What is the bcrypt cost factor?

The cost factor, or work factor, sets the number of internal key-schedule rounds bcrypt runs as 2 to the power of the cost. A cost of 12 means 2^12 = 4096 rounds, so it controls how slow and therefore how brute-force-resistant the hash is.

Why does each +1 double the time?

Because the round count is 2^cost, raising the cost by one doubles the number of rounds and so roughly doubles the time.

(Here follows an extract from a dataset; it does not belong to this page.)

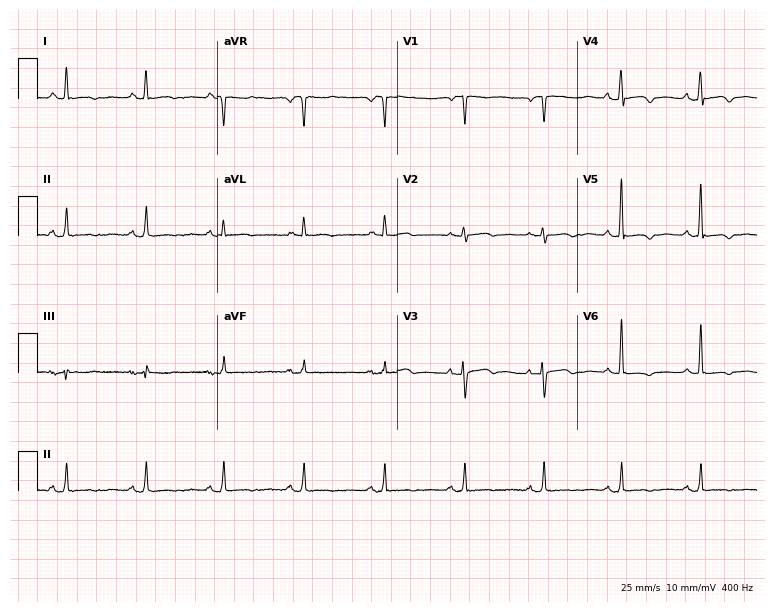
12-lead ECG from a 71-year-old female patient. Screened for six findings — first-degree AV block, right bundle branch block, left bundle branch block, sinus bradycardia, atrial fibrillation, sinus tachycardia — none is recorded. Only these six findings were labelled.

That exact doubling is why the tool can extrapolate every cost from a single measurement.

What cost factor should I use?

Pick the highest cost that keeps a single hash around 250 to 500 ms on your production server. That is slow enough to frustrate offline cracking yet fast enough to avoid login delays. Re-evaluate as hardware improves.

Why benchmark PBKDF2 instead of real bcrypt?

Browsers cannot run bcrypt without an external library, so the tool times a Web Crypto PBKDF2 derivation as a device-speed proxy and calibrates it against published bcrypt timings. The doubling relationship between cost factors is exact regardless.

Are the numbers exact?

Treat absolute times as calibrated guidance, not a guarantee. Real bcrypt timing depends on the implementation and CPU, so confirm with your server's own bcrypt benchmark before locking in a production cost.

bcrypt Cost Factor Estimator

bcrypt’s cost factor (also called the work factor or rounds) is the single knob that decides how slow password hashing is — and slowness is the whole point, because it throttles attackers running offline brute-force. This estimator benchmarks your device live and projects the hashing time for every cost factor so you can choose a defensible value.

How it works

The cost factor is logarithmic: bcrypt runs 2^cost iterations of its Eksblowfish key schedule. So:

Cost 10 → 1,024 rounds
Cost 12 → 4,096 rounds
Cost 14 → 16,384 rounds

Each +1 to the cost doubles the rounds and therefore roughly doubles the time. Given the time at any one cost, every other cost is time × 2^(target − measured) — an exact relationship.

Because browsers cannot run real bcrypt without an external library, the tool measures your device’s speed with a real Web Crypto PBKDF2-HMAC-SHA256 derivation (a fair proxy for heavy key derivation on your CPU), then calibrates that against published bcrypt timings to produce realistic absolute estimates.

Tips

Aim for roughly 250–500 ms per hash on your production hardware: slow enough to make offline cracking expensive, fast enough that logins feel instant and an attacker cannot trivially exhaust your CPU with spammed login attempts. Servers are usually faster than the browser, so re-run a true bcrypt benchmark on the server and bump the cost up over time as hardware gets faster.